While on-demand containers greatly reduce the “surface area” exposed to end users and, thus, the complexity associated with managing them, some users prefer an even simpler way to deploy their apps. Serverless is a class of technologies designed to allow developers to provide only their app code to a service which then instantiates the rest of the stack below it automatically. In serverless apps, the developer only uploads the app package itself, without a full container image or any OS components. The platform dynamically packages it into an image, runs the image in a container and (if needed) instantiates the underlying host OS, VM and hardware required to run them. In a serverless model, users make the most dramatic trade-offs of compatibility and control for the simplest and most efficient deployment and management experience.
Examples of serverless environments include Amazon’s Lambda and Azure Functions. Arguably, many PaaS platforms such as Pivotal Cloud Foundry are also effectively serverless even if they have not historically been marketed as such. While on the surface, serverless may appear to lack the container-specific, cloud-native attribute, containers are extensively used in the underlying implementations, even if those implementations are not exposed to end users directly. Serverless is differentiated from on-demand containers to their left by the complete inability to interact with the underlying host and container runtime, often to the extent of not even having visibility into the software that it runs.

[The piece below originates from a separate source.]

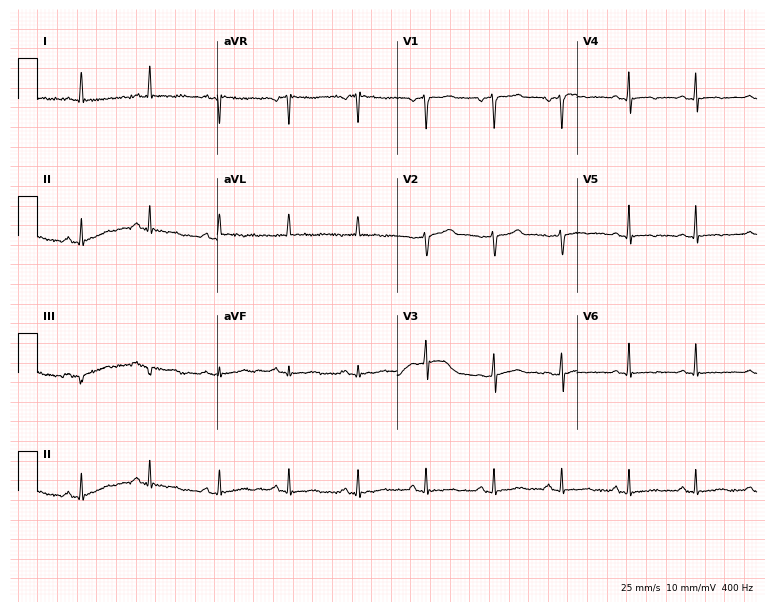
12-lead ECG from a female, 57 years old. Screened for six findings — first-degree AV block, right bundle branch block (RBBB), left bundle branch block (LBBB), sinus bradycardia, atrial fibrillation (AF), sinus tachycardia — none is recorded.

Today, some vendors are already experimenting with combinations of these approaches — like Amazon’s EC2 Kubernetes Service being integrated with their Fargate technology to effectively create an on-demand CaaS platform. Additionally, as users gain more experience running these platforms, the available options may naturally narrow down so only the top tool choices remain on the market.
The trend of “software eating the world” is pushing nearly every organization to invest in software as a competitive differentiator for their business. This is driving great demand for platforms that enable developer agility and operational scale, which has led to a wide variety of choice for cloud-native topologies. Each brings its own set of advantages and tradeoffs — but the decision is not which one to use, but rather which ones. Few organizations will find a single option that’s a great fit for all their needs and instead will find several options, each providing advantages for different workloads and use cases as they change and grow.